Je ne savais pas quoi acheter ce jour-là comme bouquin dans la petite librairie de ma petite ville. A vrai dire c'est plutôt une Maison de la presse, qui a récemment ouvert un coin librairie, depuis que la véritable a fermé ses portes. Dommage ! En parcourant les nouveautés, je tombe sur celui du bon docteur Bernard Debré. Shanghai, la mythique, celle qui mélange occident et orient. A la lecture, c'est une longue replongée dans l'histoire de cette ville.
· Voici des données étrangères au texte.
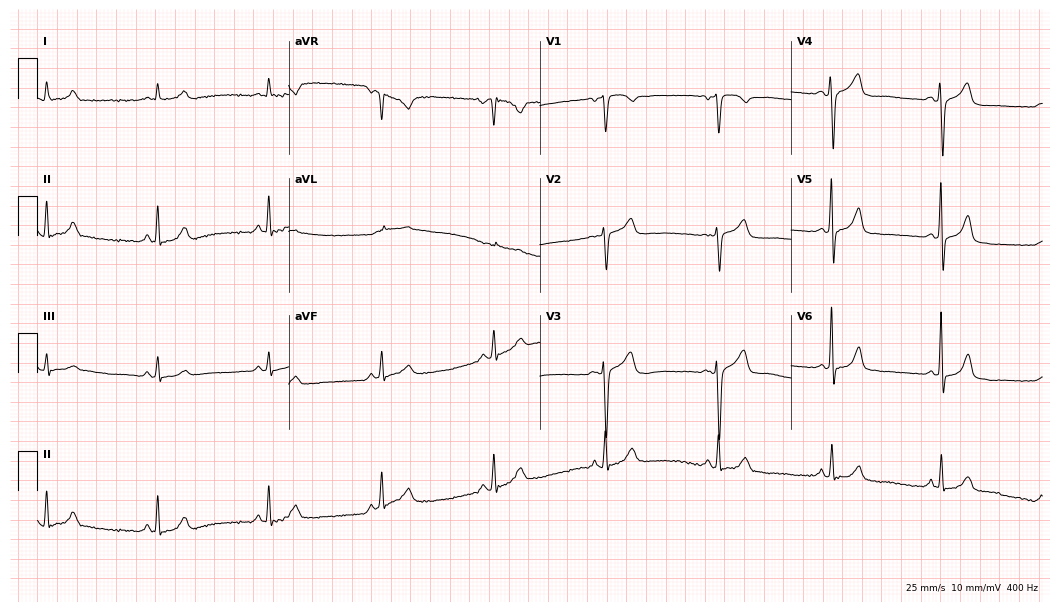
Resting 12-lead electrocardiogram. Patient: a 73-year-old female. Read as a normal ECG.
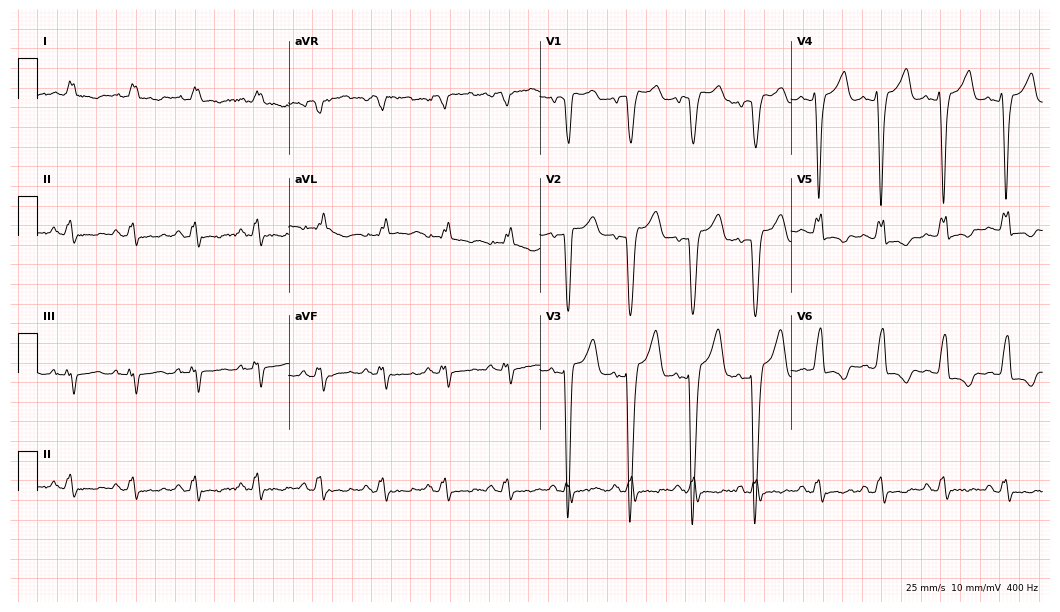
Standard 12-lead ECG recorded from a female, 67 years old. The tracing shows left bundle branch block.
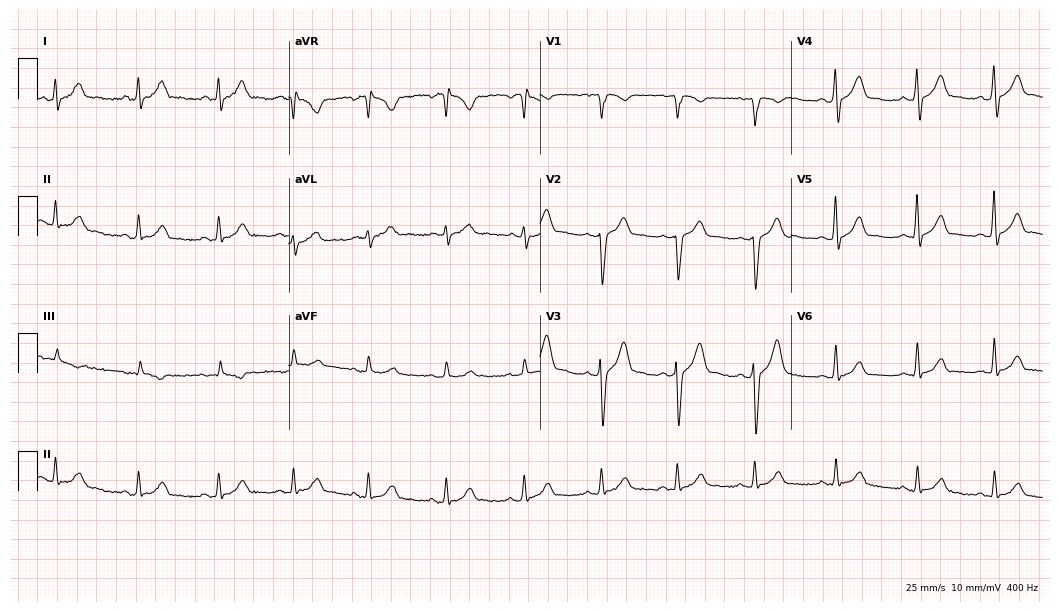
12-lead ECG (10.2-second recording at 400 Hz) from a male, 35 years old. Labelled as a normal ECG.
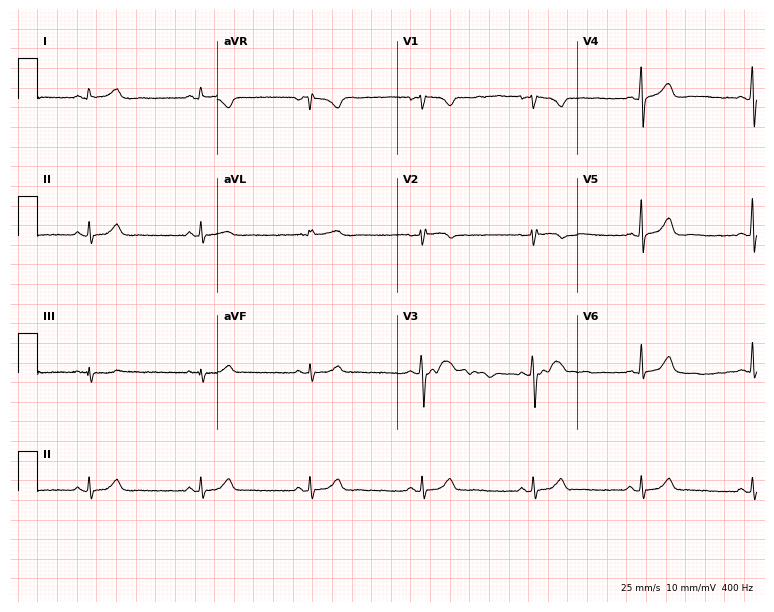
12-lead ECG from a 19-year-old woman. No first-degree AV block, right bundle branch block, left bundle branch block, sinus bradycardia, atrial fibrillation or sinus tachycardia recorded for this tracing.
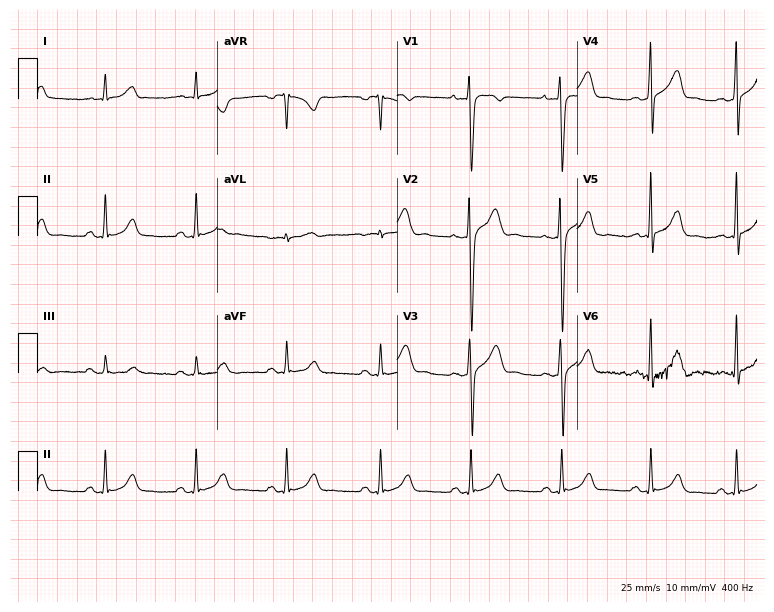
12-lead ECG (7.3-second recording at 400 Hz) from a male, 26 years old. Labelled as a normal ECG.
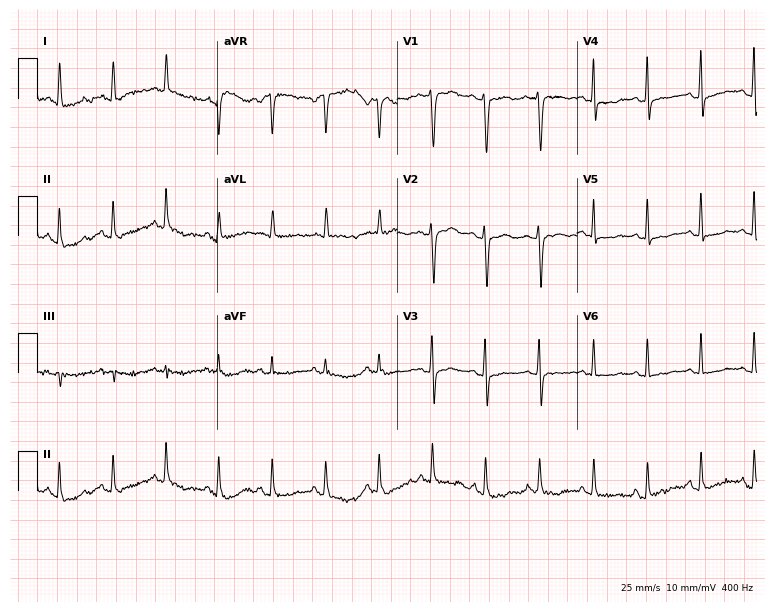
Electrocardiogram (7.3-second recording at 400 Hz), a female patient, 47 years old. Interpretation includes sinus tachycardia (a sinus rate of 100 beats per minute or more).
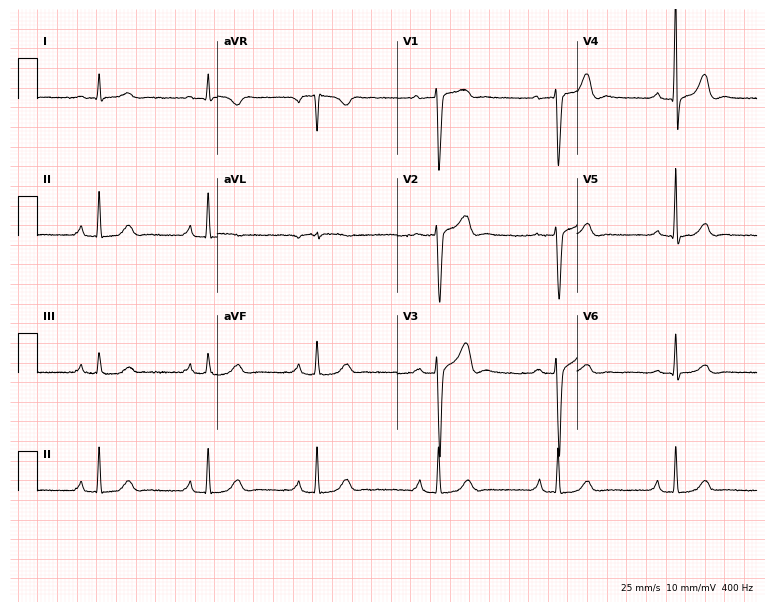
ECG — a 66-year-old man. Labelled as a normal ECG.
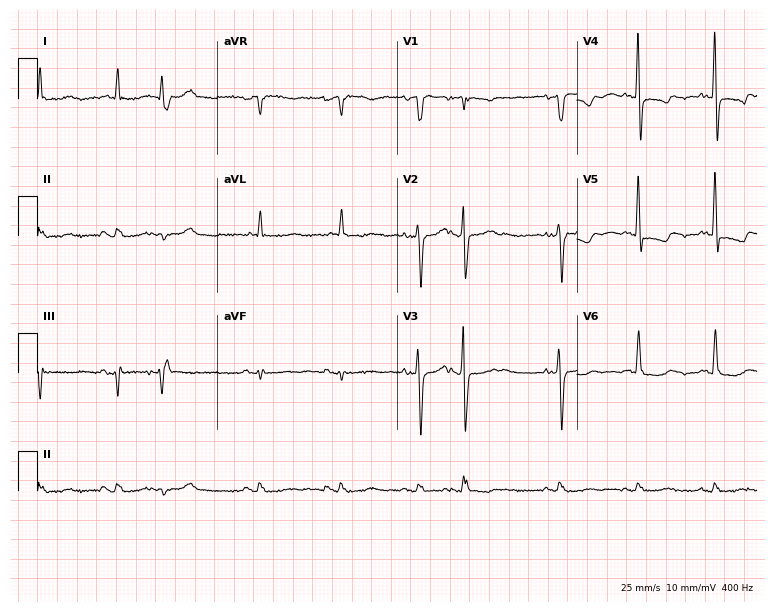
Electrocardiogram (7.3-second recording at 400 Hz), a male, 81 years old. Of the six screened findings (first-degree AV block, right bundle branch block, left bundle branch block, sinus bradycardia, atrial fibrillation, sinus tachycardia), none is recorded. Findings outside these six are not listed.
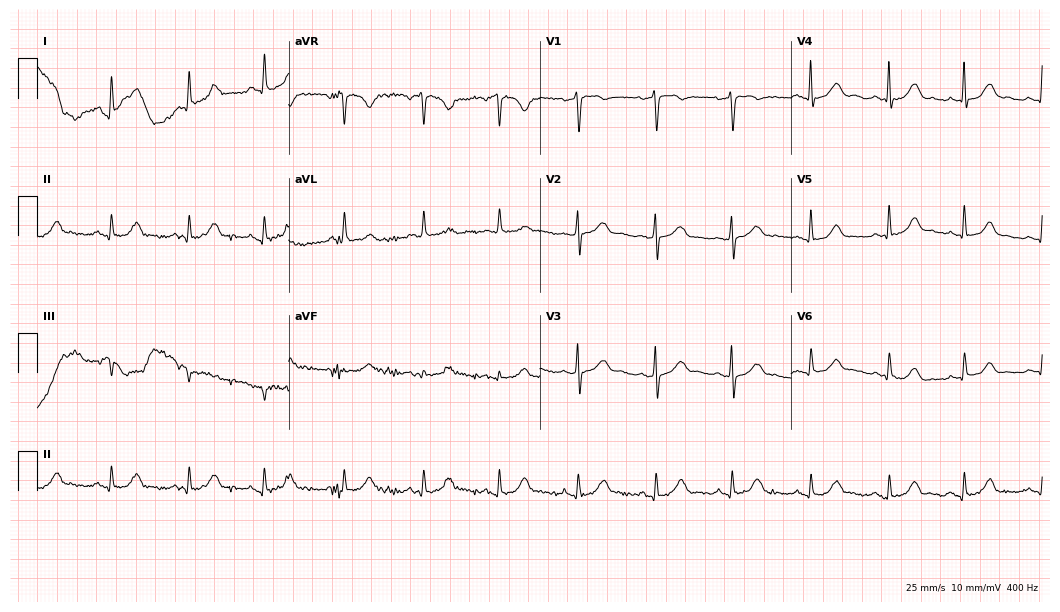
12-lead ECG from a 43-year-old woman. Recorded interpretation: within normal limits.

Lecture transversale et c'est la déception. Non pas que je suis un fin connaisseur, mais une semaine auparavant, Arte s'était longuement épenché sur cette ville, qualifié de poumon économique et culturel de la Chine. Rien de nouveau sous les tropiques. Il se borne à de la redite : un peu d'histoire, un peu d'urbanisme et quelques grands éléments sur les moeurs et les coutumes de Shanghai. Résultat : je ne l'ai pas acheté. Mais bon, pour les non-connaisseurs, il peut se révéler intéressant. Du moins comme plaquette de présentation pour un guide de voyage ou comme manuel. Et encore je conseille le Lonely Planet ou le Routard. Et moi qui croyait que voyager c'était de vivre des histoires... Je crois bien qu'il va falloir me déplacer à la capitale, parce que en Anjou, c'est vraiment trop galère. Même pas un pauvre assimil du chinois.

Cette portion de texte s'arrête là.